▸ Required work:
Set down, exactly as written, the line containing "Veranstaltung Bochum kulinarisch" and all the lines that follow it to the end of the entries below, omitting every picture.

(Exercise data begins)

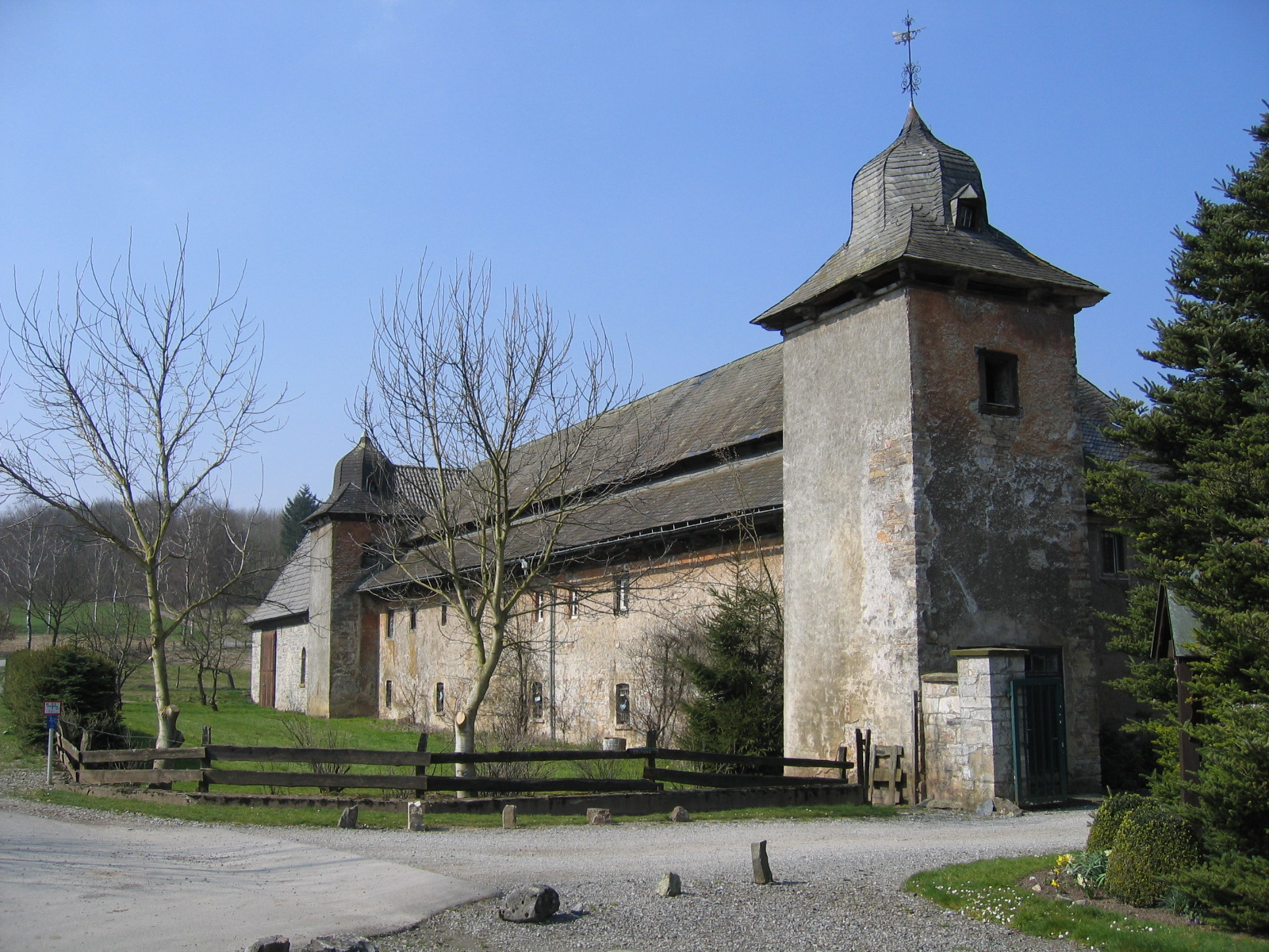 Ehemaliges Schloss Amecke der Freiherren von Wrede-Amecke (Privatbesitz) in Sundern-Amecke.
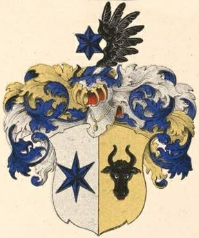 Samson von Himmelstierna suguvõsa aadlivapp
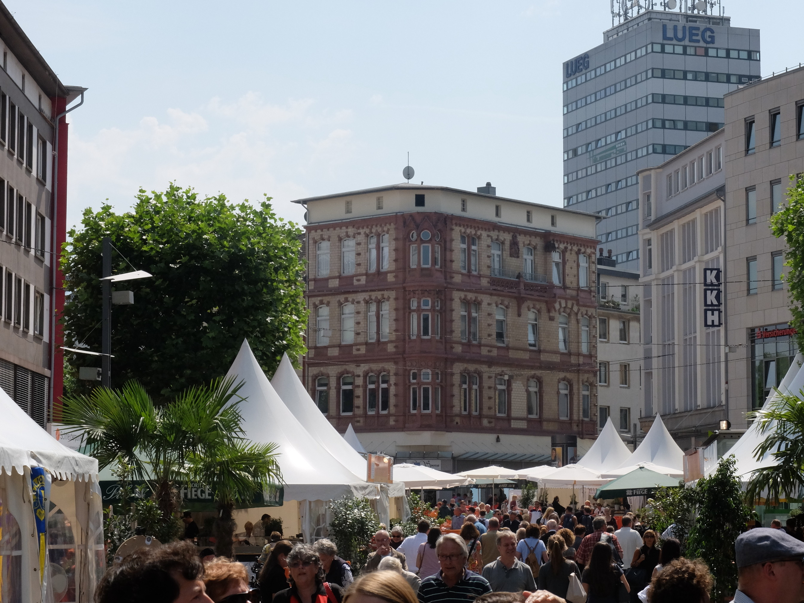 Veranstaltung Bochum kulinarisch 2015 auf der Bongardstraße.
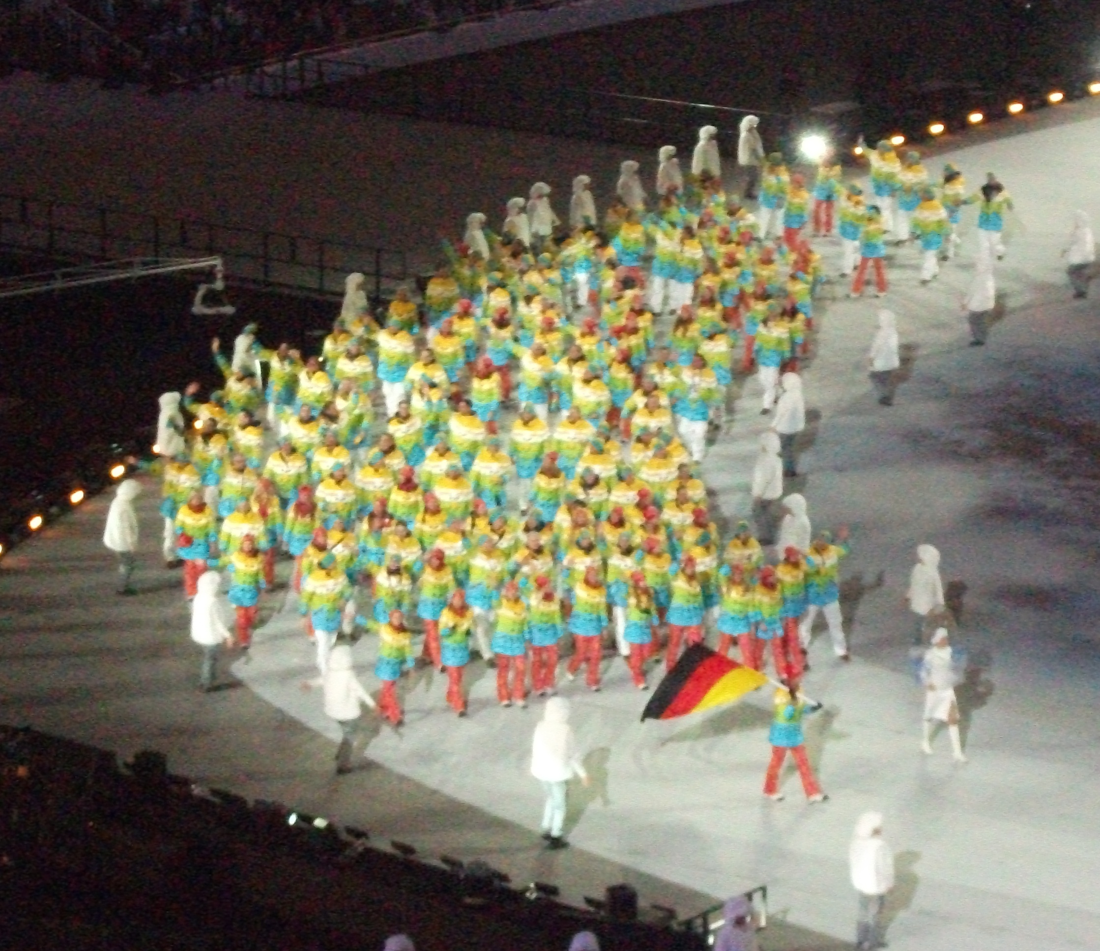 Сборная Германии на церемонии открытия Олимпийских игр в Сочи
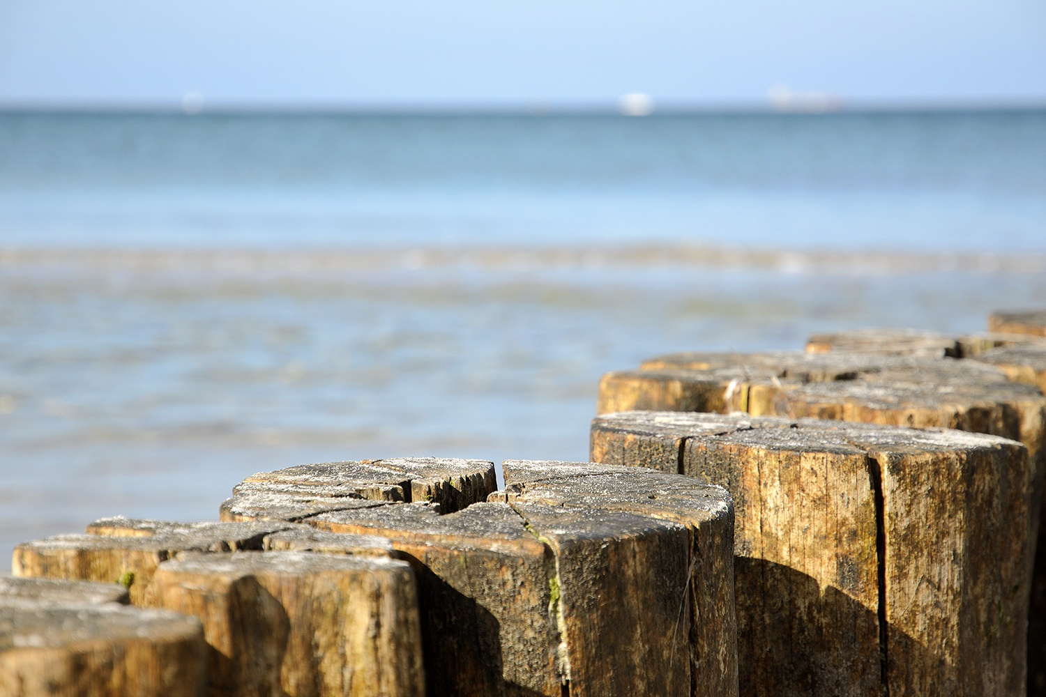 Warnemünde, Mecklenburg-Vorpommern, Datum/Uhrzeit: 03.10.2013 13:40:42
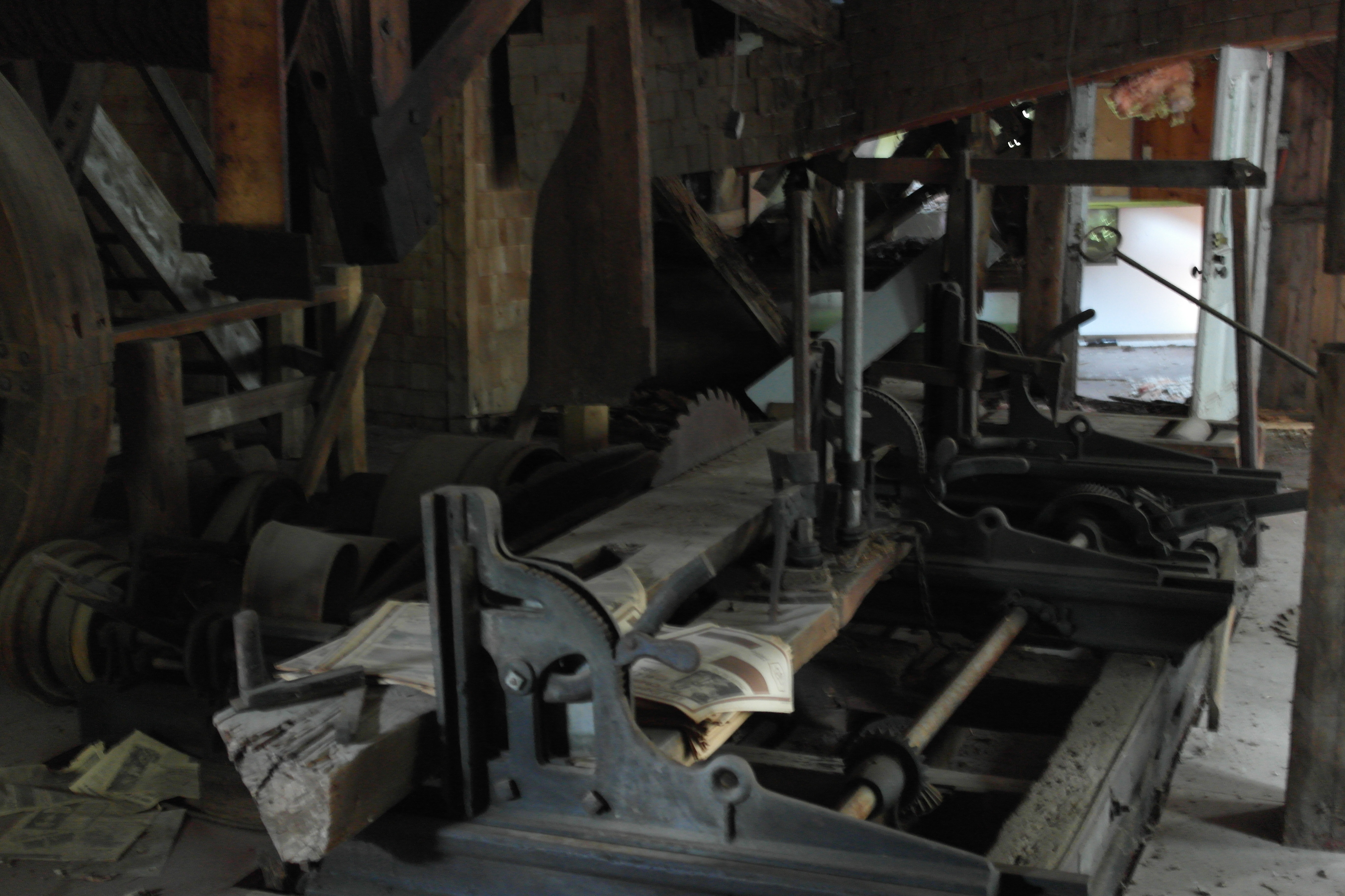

(Exercise data ends)

▸ Exercise response:
 Veranstaltung Bochum kulinarisch 2015 auf der Bongardstraße.
 Сборная Германии на церемонии открытия Олимпийских игр в Сочи
 Warnemünde, Mecklenburg-Vorpommern, Datum/Uhrzeit: 03.10.2013 13:40:42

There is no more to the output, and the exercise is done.